Chocolate minhoto adoça repasto europeu de luxo (crónica)
Categoria e nota artística na primeira parte, organização e maturidade na etapa complementar. Foram estes os condimentos que fizeram parte da receita triunfal do SC Braga diante do Nice e que valeu aos arsenalistas a primeira vitória da sua história em solo francês — para trás ficaram os empates com PSG (0-0) e Mónaco (1-1), e as duas derrotas frente ao Marselha (0-1 e 0-3).
Os 45 minutos iniciais foram de enorme empolgamento dos bracarenses. À rotatividade habitual promovida por Carlos Vicens — Lagerbielke, João Moutinho, Gabri Martínez e Fran Navarro foram rendidos por Vítor Carvalho, Florian Grillitsch, Leonardo Lelo e El Ouazzani — respondeu a equipa com uma categoria digna de um clube que tem estado na frente da montra internacional.
Ricardo Horta viu Oppong negar-lhe os intentos, aos 13 minutos, e El Ouazzani também tentou a sua sorte, mas Maxime Dupé, primeiro (14'), e a mira ligeiramente descalibrada, depois (18'), impediram a felicidade ao ponta de lança.
O desenrolar dos acontecimentos, com os bracarenses a dominarem, a circularem a toda a largura e a chegarem com relativa facilidade à área de uma equipa que estava completamente à deriva (tantos e tão maus têm sido os acontecimentos nas últimas semanas...), deixavam antever a vantagem e o golo apareceu mesmo. Mas não foi um golo qualquer. Ou melhor, o golo até foi relativamente simples, mas a jogada é para... DVD: envolvimento apaixonante entre vários jogadores numa saída em posse, condução de Gorby pela zona central, fuga de Víctor Gómez pelo corredor direito e consequente cruzamento (com conta, peso e medida), túnel delicioso de El Ouazzani no coração da área e remate certeiro de Pau Victor, de pé direito, a fazer explodir de alegria os cerca de 500 (e bastante ruidosos) adeptos dos guerreiros presentes na Allianz Riviera.
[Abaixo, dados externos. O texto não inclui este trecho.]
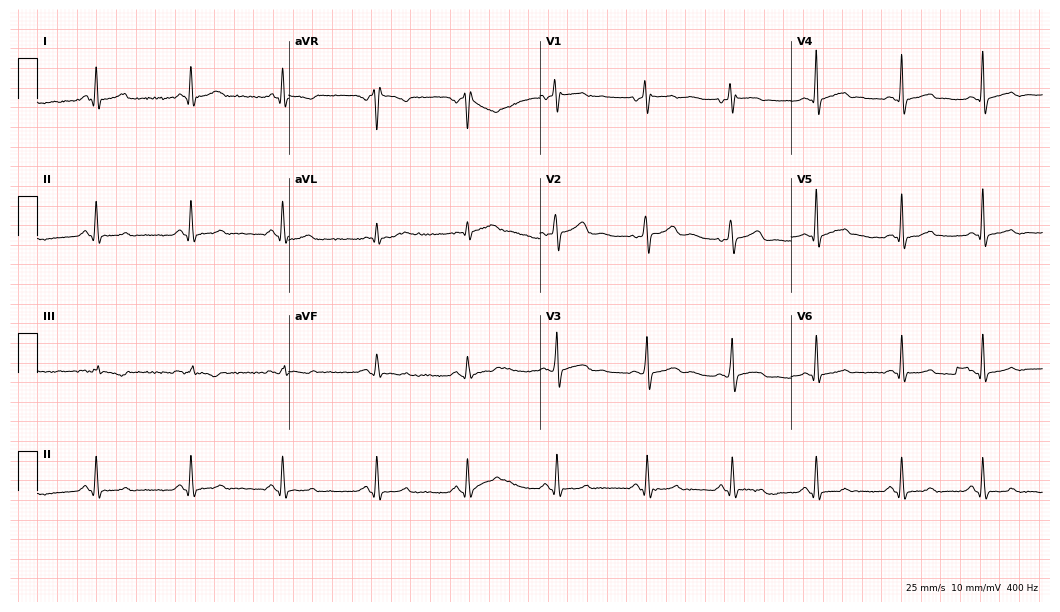
12-lead ECG from a female patient, 37 years old (10.2-second recording at 400 Hz). Recorded interpretation: within normal limits.

A vantagem fez ainda melhor ao conjunto português e deixou os franceses à beira... de um ataque de nervos. De tal forma que até ao intervalo Lukas Hornicek apenas teve de... assistir a estes 45 minutos.
Muito mudaria, porém, na etapa complementar. De orgulho (compreensivelmente) ferido, os jogadores do Nice foram ao fundo da alma resgatar um grito de revolta que lhes permitisse evitar a oitava (!) derrota consecutiva, e além de passarem a ter mais (e melhor) posse de bola, conseguiram também várias aproximações à baliza dos minhotos. Nesses momentos, saltou à vista o espírito guerreiro de Lukas Hornicek e a qualidade do número 1 fez o resto. Que o digam Kevin Carlos (53') e Isak Jansson (58'). Em duas situações claras de golo, o internacional sub-21 pela Chéquia demonstrou o que é ser guarda-redes de equipa grande, agigantou-se e realizou duas intervenções de nível superlativo e que prolongaram a agonia dos franceses.
Ainda que Carlos Vicens tenha mexido bem na equipa, com as entradas de Lagerbielke, João Moutinho e Gabri Martínez (todos a cerca de meia hora do final), bem como, pouco depois, de Fran Navarro — Gabriel Moscardo foi lançado aos 86' e para fechar a porta, uma vez que rendeu Pau Victor e a ideia foi juntar mais um elemento ao setor intermediário do que propriamente outra coisa qualquer —, os bracarenses baixaram demasiado as linhas, deixaram de ter capacidade de pressão, mas nunca perderam a solidez e cerraram fileiras quanto tiveram de o fazer.
O play-off está garantido e o sonho do apuramento direto está mais vivo do que nunca. Que bela história do senhor Braga europeu!